:: DIRECTIONS ::
Take the line with "Bischöfliche Domänenverwaltung, Engadiner" and every line after it, through the end of the listing, and give them again exactly, pictures excluded.

─── SUPPLIED ENTRIES ───

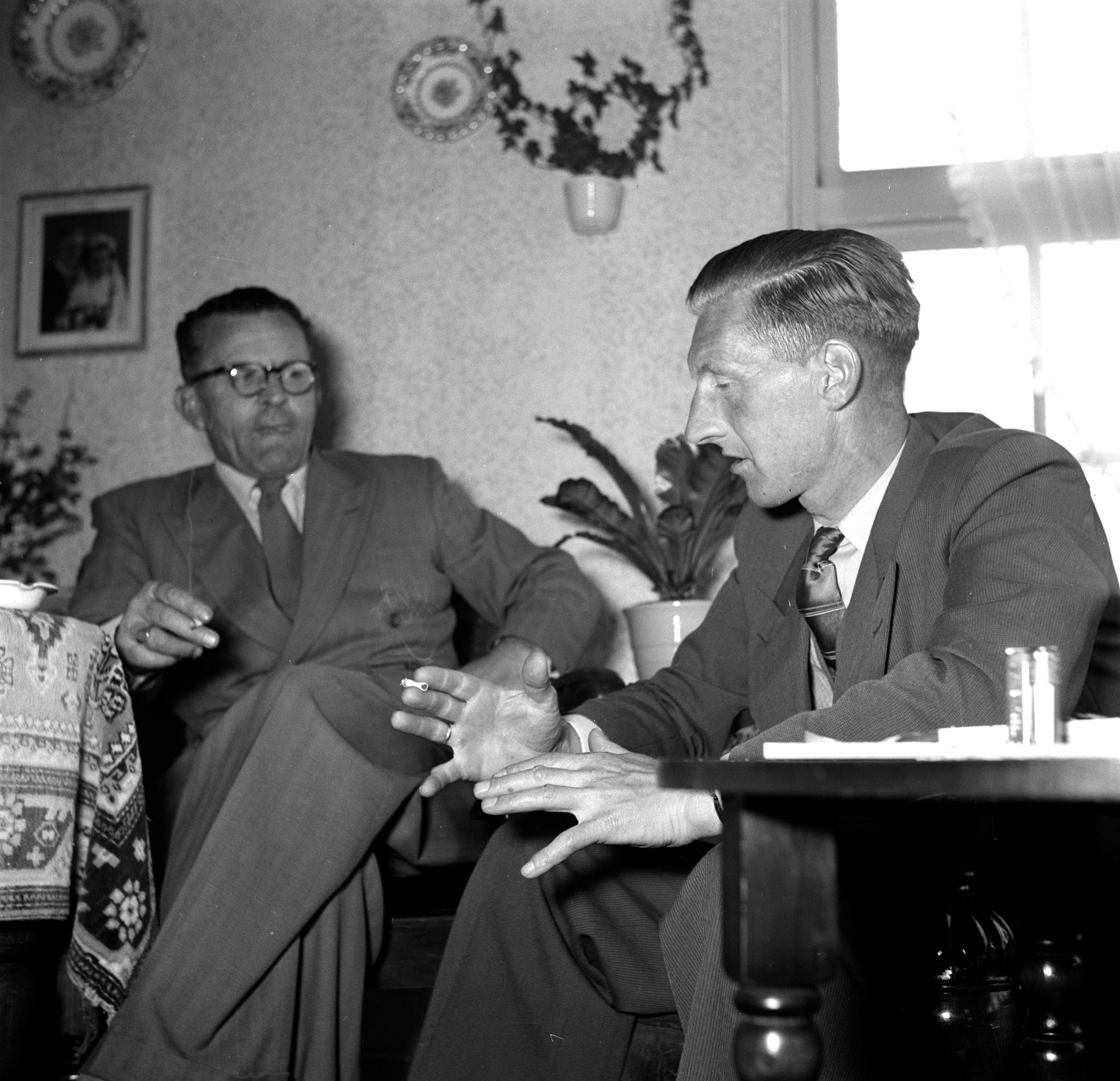 Collectie / Archief : Fotocollectie Van de Poll Reportage / Serie : [ onbekend ] Beschrijving : Gerard de Jong in gesprek met Ynse Postma, beide met een sigaret in de hand Annotatie : Gerard de Jong overleefde als enige een fusillade op 7 april 1945 bij Dronrijp. Ynse Postma verleende De Jong eerste hulp en hielp bij diens transport naar een onderduikadres Datum : 1 januari 1955 Locatie : Friesland, Leeuwarden Trefwoorden : EHBO, bezoekers, gesprekken, hulpverlening, interieurs, onderduikers, roken, sigaretten, woningen Persoonsnaam : Jong, Gerard de , Postma, Ynse Fotograaf : Poll, Willem van de Auteursrechthebbende : Nationaal Archief Materiaalsoort : Negatief (6x6) Nummer archiefinventaris : bekijk toegang 2.24.14.02 Bestanddeelnummer : 254-3333
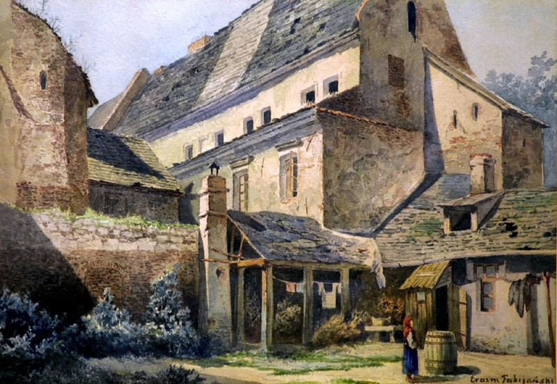 Zabudowania szpitala św. Ducha
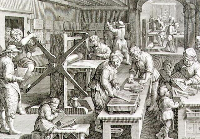 Uitvinding van kopergravure
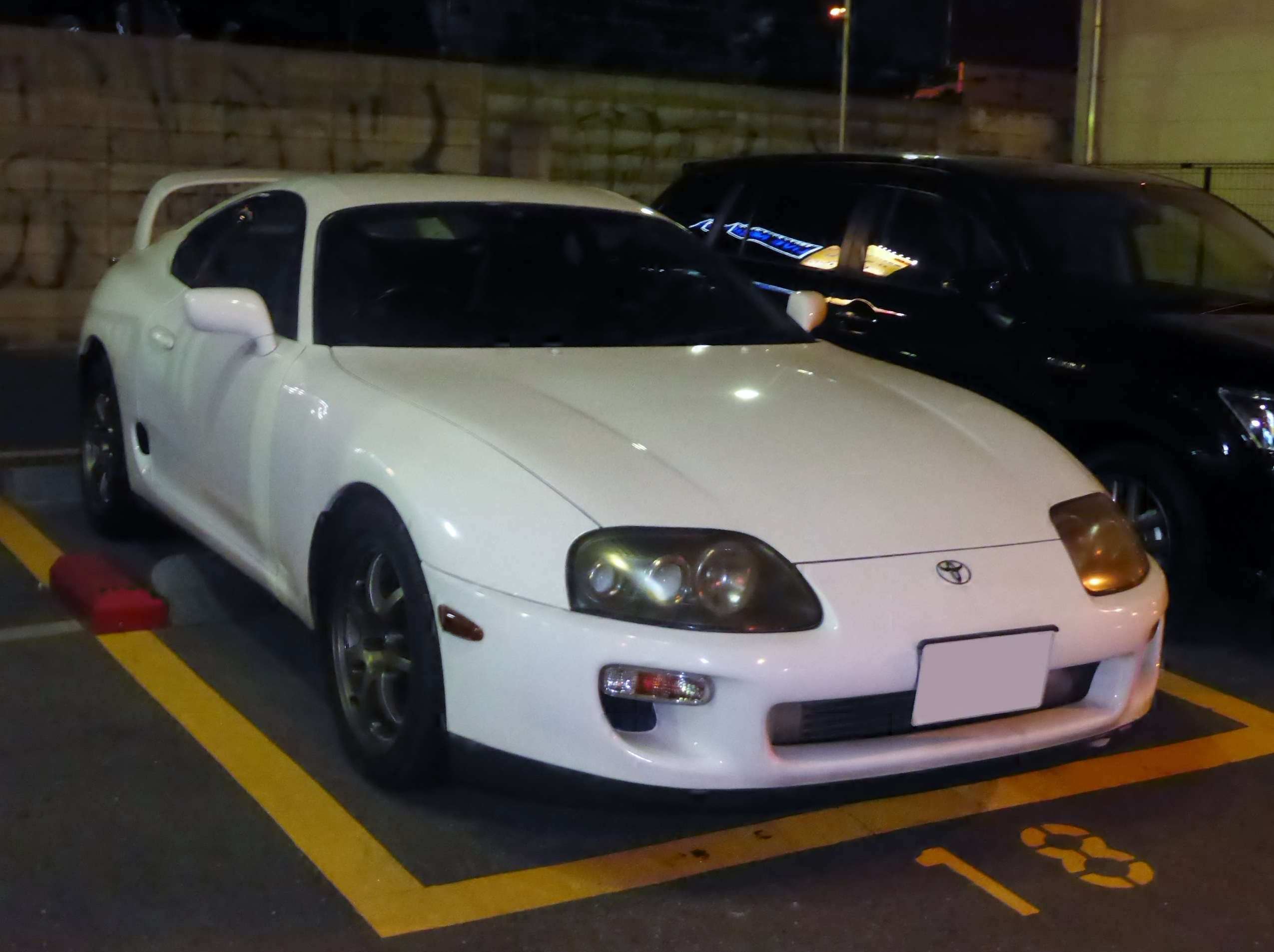 A80型トヨタ・スープラをフロントから撮影。
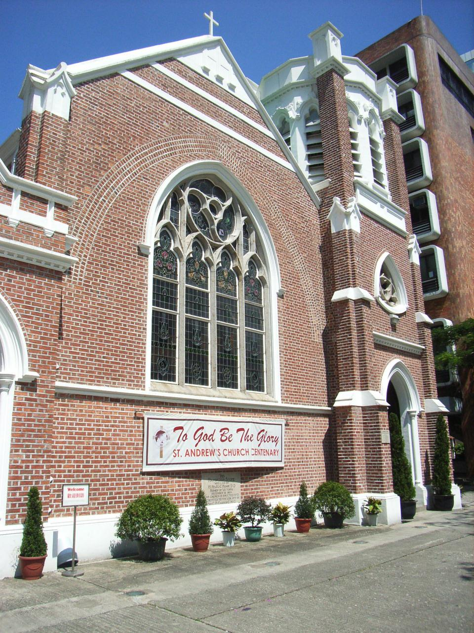 Tsim Sha Tsui, Kowloon, Hong Kong Photo by TonySKTO
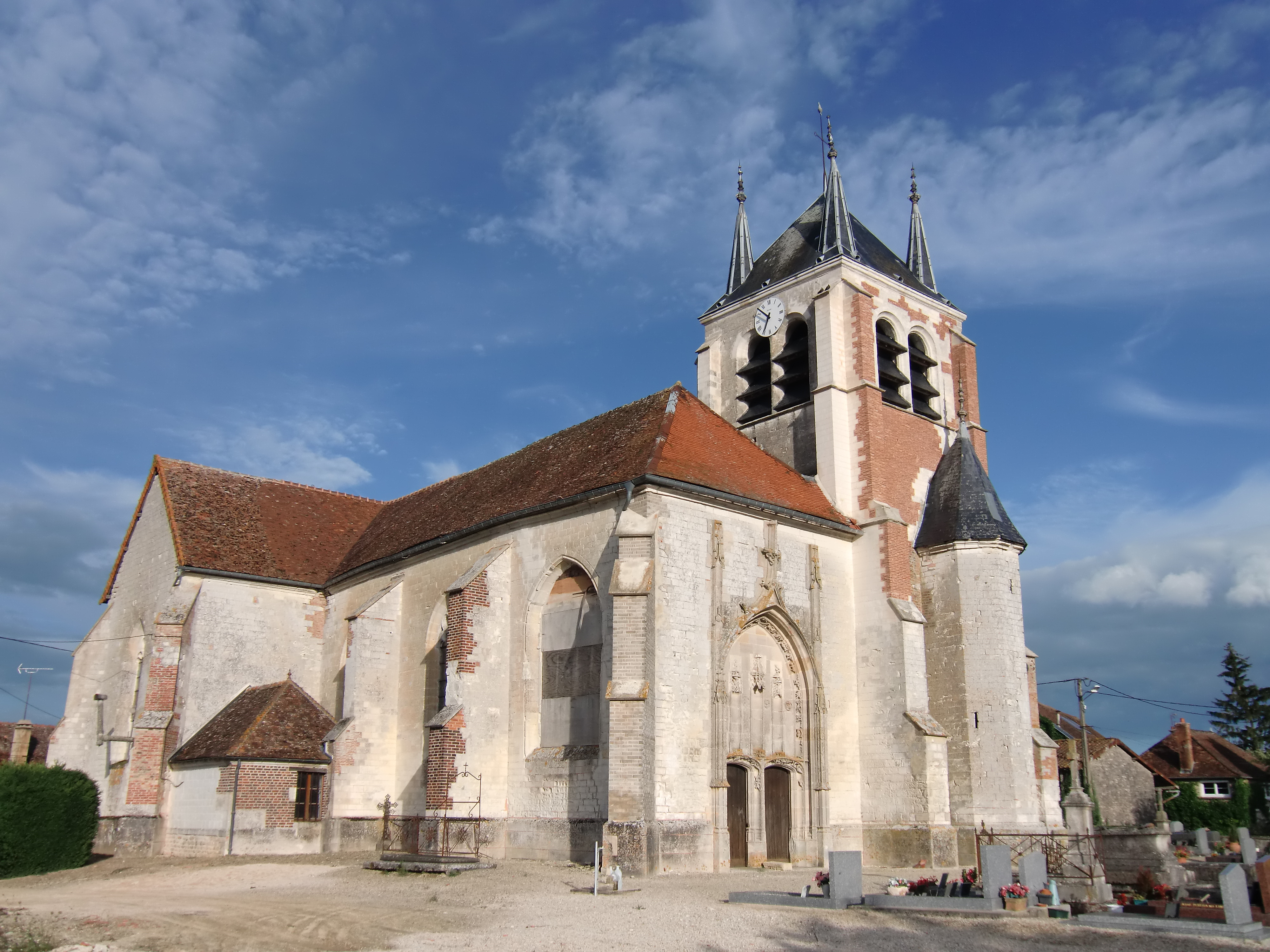 église Notre-Dame de l'Assomption de Pel-et-Der (Aube, Champagne, France)
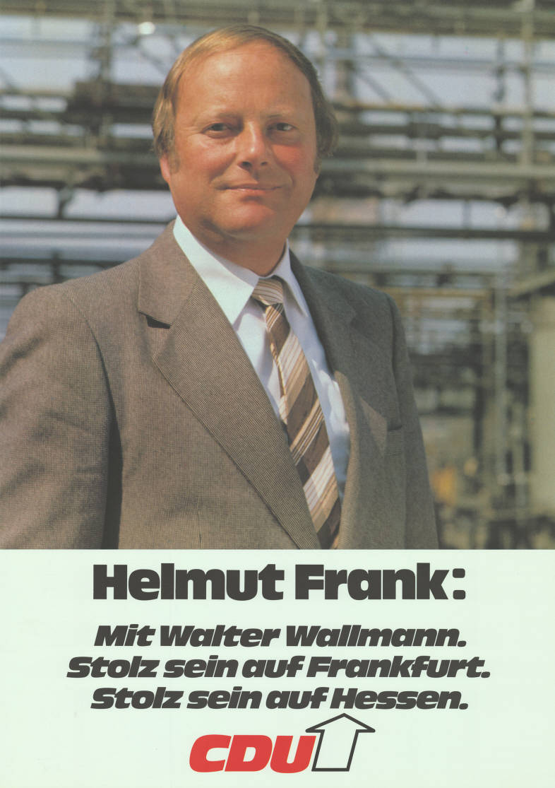 Helmut Frank: Mit Walter Wallmann. Stolz sein auf Frankfurt. Stolz sein auf Hessen. CDU Abbildung: Foto Plakatart: Kandidaten-/Personenplakat mit Porträt Objekt-Signatur: 10-007 : 613 Bestand: Landtagswahlplakate Hessen (10-007) GliederungBestand10-18: Landtagswahlplakate Hessen (10-007) » CDU Lizenz: KAS/ACDP 10-007 : 613 CC-BY-SA 3.0 DE
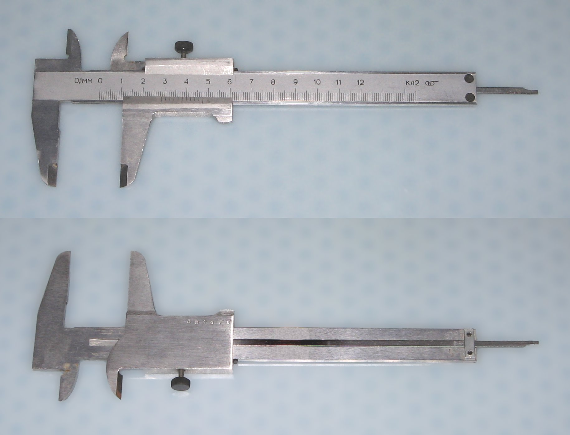 Vernierlongmezurilo kun profundmezurilo La foto estis farita de mi mem.
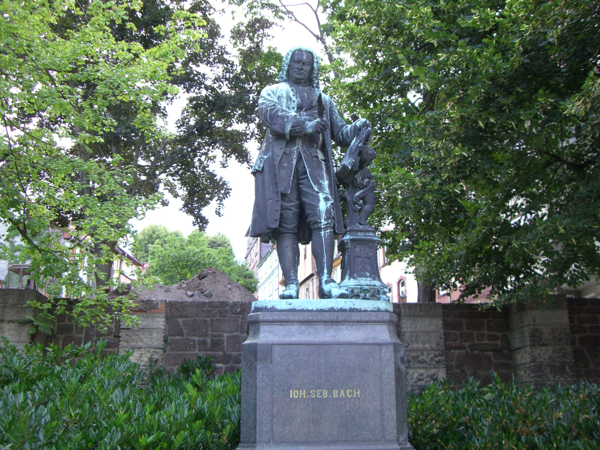 Bach-Denkmal von Adolf von Donndorf am Bachhaus Eisenach
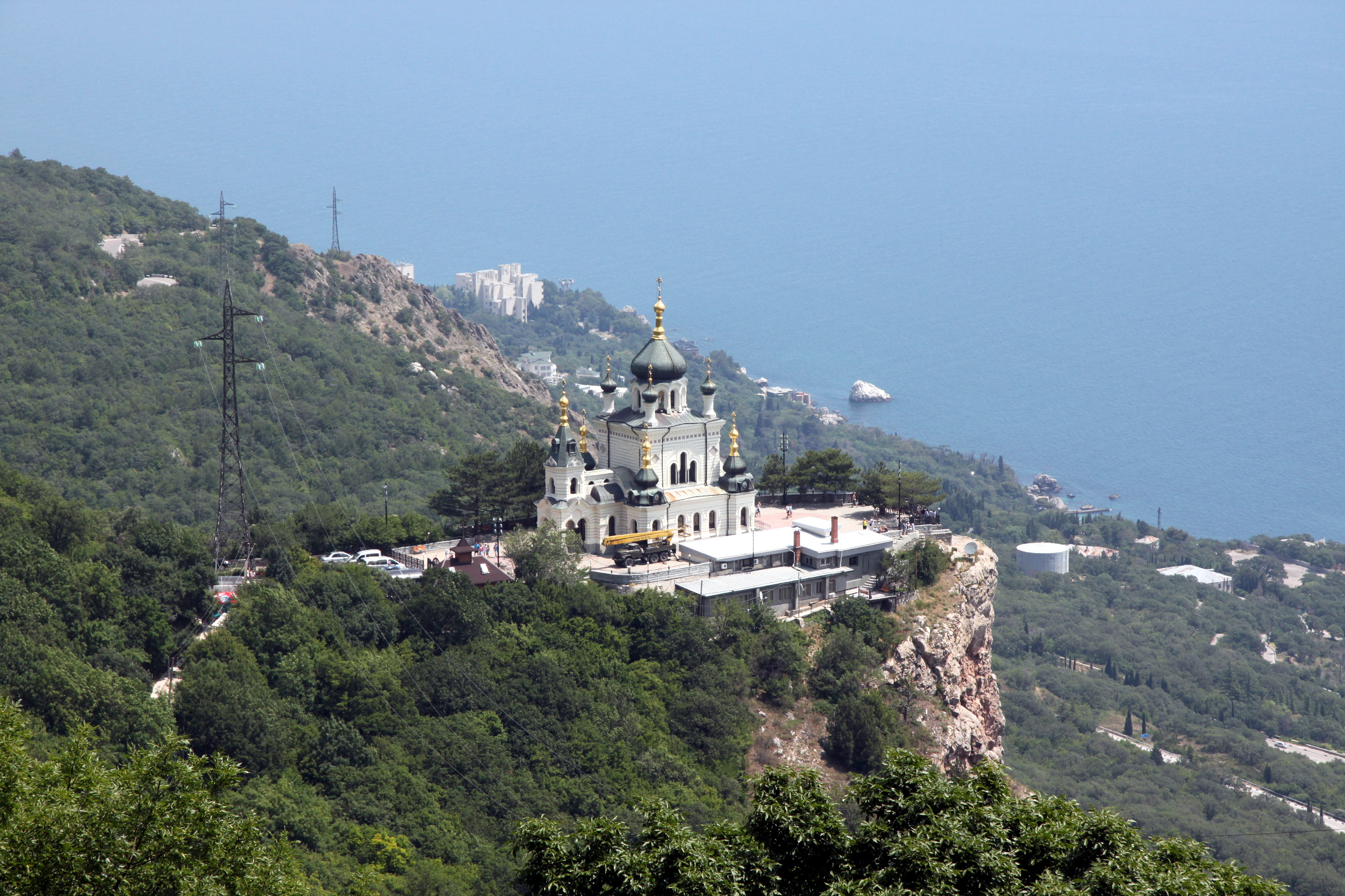 Церква Воскресіння Христового, Форос, с. Форос, поблизу перевалу Байдарські ворота
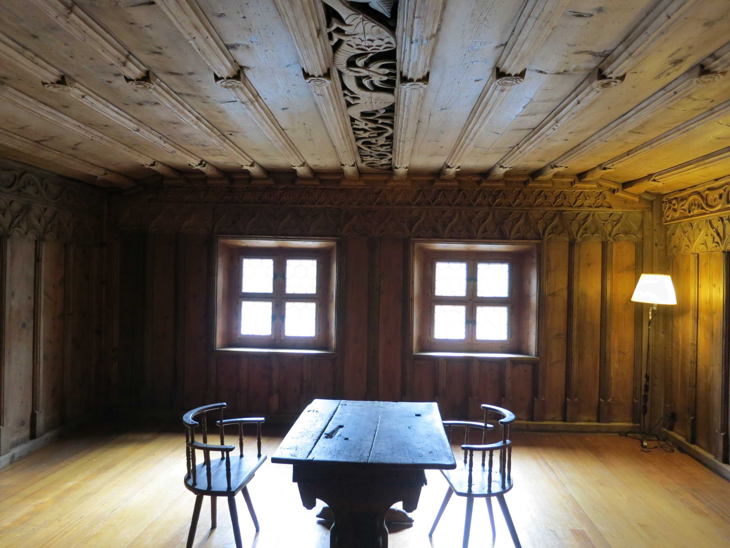 Bischöfliche Domänenverwaltung, Engadiner Musem St. Moritz GR, Schweiz
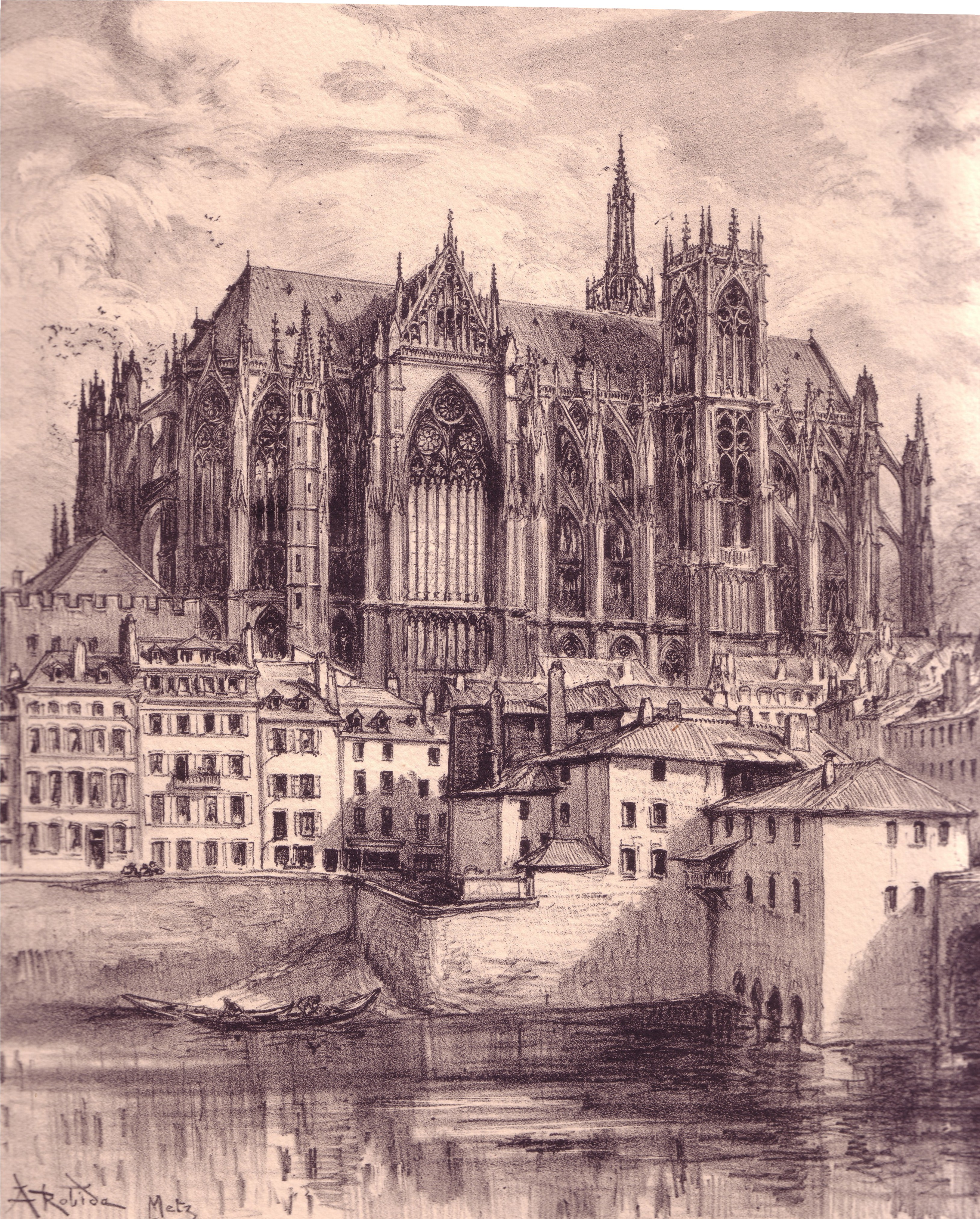 Lithographie de la cathédrale de Metz par Albert Robida

───

:: EXERCISE RESULT ::
 Bischöfliche Domänenverwaltung, Engadiner Musem St. Moritz GR, Schweiz
 Lithographie de la cathédrale de Metz par Albert Robida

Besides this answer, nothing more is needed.